[ 01 ]

812 84 0
                                    

Tak terasa kini Lia sudah duduk di bangku kelas tiga sekolah menangah atas. Yang berarti sebentar lagi ia akan menyelesaikan sekolah dan lanjut ke jenjang universitas.

Lia sudah punya cita-cita sedari kecil ingin menjadi hakim. Ia ingin mewujudkan cita-cita almarhum ibunda yang belum dicapai sebelum meninggal empat tahun lalu.

Selama masa SMA,Lia sama sekali belum merasakan yang namanya pacaran. Jangankan pacaran,menyukai seseorang pun tak pernah.

Dan itu semua karena Jaemin. Sahabat kecilnya.

Hidup selama sebelas tahun dengan Jaemin tidak terlalu menyenangkan seperti yang Lia bayangkan.

Jaemin selalu bertindak semaunya. Selalu mengekang Lia,mengawasi Lia,seolah-olah hidup Jaemin hanya tentang Lia saja.

Karena janji itu.

Janji sialan itu yang mengekang Lia.

"Gue gak ngerti jalan pikir Jaemin,Ji. Lagian kan,itu cuma janji anak-anak. Masa iya Jaemin mau ngintilin gue mulu?" Curhat Lia pada teman sebangkunya,Yeji.

"Tapi kayaknya dia beneran serius sama janji itu,Ya"

"Maksudnya?"

"Bukan maksud gimana-gimana nih,Ya.

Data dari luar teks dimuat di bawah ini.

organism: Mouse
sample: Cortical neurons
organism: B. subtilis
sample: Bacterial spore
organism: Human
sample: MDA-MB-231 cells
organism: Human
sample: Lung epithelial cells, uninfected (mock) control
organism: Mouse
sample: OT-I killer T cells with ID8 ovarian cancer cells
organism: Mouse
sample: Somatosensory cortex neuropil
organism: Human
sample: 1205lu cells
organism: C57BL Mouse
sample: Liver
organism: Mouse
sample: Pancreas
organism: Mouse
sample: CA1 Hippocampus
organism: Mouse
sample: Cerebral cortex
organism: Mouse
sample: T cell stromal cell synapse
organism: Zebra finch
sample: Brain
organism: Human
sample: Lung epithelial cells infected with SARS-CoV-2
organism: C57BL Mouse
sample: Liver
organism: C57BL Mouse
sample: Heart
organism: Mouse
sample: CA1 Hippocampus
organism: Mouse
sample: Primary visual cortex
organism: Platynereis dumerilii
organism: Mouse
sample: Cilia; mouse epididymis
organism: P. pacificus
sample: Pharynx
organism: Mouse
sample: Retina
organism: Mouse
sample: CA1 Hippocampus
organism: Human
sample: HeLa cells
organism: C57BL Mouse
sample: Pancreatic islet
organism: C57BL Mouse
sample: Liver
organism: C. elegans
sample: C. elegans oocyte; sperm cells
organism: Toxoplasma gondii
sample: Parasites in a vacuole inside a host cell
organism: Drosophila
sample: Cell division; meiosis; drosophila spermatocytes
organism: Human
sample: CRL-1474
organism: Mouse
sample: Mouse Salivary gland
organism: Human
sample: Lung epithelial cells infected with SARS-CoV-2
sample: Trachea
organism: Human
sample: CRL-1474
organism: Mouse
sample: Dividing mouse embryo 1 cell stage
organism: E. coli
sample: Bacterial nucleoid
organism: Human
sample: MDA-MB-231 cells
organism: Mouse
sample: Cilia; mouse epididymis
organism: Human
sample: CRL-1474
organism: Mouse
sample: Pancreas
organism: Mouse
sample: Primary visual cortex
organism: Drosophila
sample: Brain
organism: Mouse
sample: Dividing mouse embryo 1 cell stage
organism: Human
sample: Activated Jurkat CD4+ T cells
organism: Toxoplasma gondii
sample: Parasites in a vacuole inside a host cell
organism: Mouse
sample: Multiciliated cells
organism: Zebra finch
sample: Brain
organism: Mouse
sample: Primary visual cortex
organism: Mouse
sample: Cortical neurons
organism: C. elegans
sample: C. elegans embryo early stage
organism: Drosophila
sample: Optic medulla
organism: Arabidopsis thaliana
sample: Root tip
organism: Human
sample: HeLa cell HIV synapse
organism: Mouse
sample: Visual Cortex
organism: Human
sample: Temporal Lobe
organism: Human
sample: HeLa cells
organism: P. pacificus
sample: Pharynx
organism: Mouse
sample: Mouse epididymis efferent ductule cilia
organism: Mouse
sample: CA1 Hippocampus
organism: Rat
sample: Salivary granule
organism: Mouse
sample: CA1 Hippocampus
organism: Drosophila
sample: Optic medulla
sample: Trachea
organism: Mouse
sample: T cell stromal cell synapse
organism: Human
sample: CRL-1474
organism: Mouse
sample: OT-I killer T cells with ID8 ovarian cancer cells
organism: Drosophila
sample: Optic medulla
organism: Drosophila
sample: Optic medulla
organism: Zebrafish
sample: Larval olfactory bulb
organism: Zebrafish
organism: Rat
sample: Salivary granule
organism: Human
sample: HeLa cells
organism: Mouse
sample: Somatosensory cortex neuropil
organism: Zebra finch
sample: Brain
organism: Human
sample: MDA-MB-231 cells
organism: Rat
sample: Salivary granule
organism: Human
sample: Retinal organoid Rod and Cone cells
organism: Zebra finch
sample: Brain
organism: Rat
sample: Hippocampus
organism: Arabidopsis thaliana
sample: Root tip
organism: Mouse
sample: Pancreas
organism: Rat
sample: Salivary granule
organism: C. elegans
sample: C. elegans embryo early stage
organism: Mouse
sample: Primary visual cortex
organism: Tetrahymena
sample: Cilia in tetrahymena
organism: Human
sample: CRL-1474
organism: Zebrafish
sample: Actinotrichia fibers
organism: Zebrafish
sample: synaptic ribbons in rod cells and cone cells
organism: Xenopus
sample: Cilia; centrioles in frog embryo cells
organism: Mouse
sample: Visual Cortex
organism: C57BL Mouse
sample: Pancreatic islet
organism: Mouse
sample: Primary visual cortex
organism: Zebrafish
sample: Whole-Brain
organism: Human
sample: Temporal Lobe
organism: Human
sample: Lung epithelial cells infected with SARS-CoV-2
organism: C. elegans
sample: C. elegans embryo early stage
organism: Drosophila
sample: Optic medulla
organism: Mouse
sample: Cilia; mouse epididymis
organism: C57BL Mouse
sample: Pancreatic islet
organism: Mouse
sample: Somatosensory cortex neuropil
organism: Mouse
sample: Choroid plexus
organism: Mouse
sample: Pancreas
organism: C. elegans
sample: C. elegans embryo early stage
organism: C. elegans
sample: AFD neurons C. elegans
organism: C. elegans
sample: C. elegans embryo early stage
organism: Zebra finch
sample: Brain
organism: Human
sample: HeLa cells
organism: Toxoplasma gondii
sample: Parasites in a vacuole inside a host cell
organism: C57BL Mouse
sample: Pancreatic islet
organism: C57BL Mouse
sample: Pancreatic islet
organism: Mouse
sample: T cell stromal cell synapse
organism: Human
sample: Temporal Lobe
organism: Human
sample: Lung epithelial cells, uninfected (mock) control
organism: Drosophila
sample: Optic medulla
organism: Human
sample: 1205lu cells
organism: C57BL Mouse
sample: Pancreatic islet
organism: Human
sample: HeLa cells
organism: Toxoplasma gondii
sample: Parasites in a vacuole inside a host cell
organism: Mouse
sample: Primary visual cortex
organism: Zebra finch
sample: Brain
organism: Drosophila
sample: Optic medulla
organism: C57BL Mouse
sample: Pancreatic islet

Tapi perasaan gue,Jaemin itu agak 'aneh'. Iya nggak sih?" Yeji berucap ragu-ragu.

"Emang!Dia beneran freak gitu!"

"Bukan aneh itu yang gue maksud,tapi si Jaemin–"

"Wah,lagi ngobrol ya?"

Yeji dan Lia kompak menoleh kearah ambang pintu kelas.

Mereka melihat Jaemin di sana sedang bersandar di pintu dengan senyumnya.

Senyum menyeramkan.

"Kayaknya gue ganggu,yaudah nanti aja–"

"Enggak kok,udah selesai Jaem!" Yeji tiba-tiba berdiri dan berseru pada Jaemin.

Mengabaikan Lia yang menatap Yeji protes.

"Oh oke," Jaemin balas tersenyum.

"Gue ke kantin ya,laper," pamit Yeji lalu ia berlari keluar kelas.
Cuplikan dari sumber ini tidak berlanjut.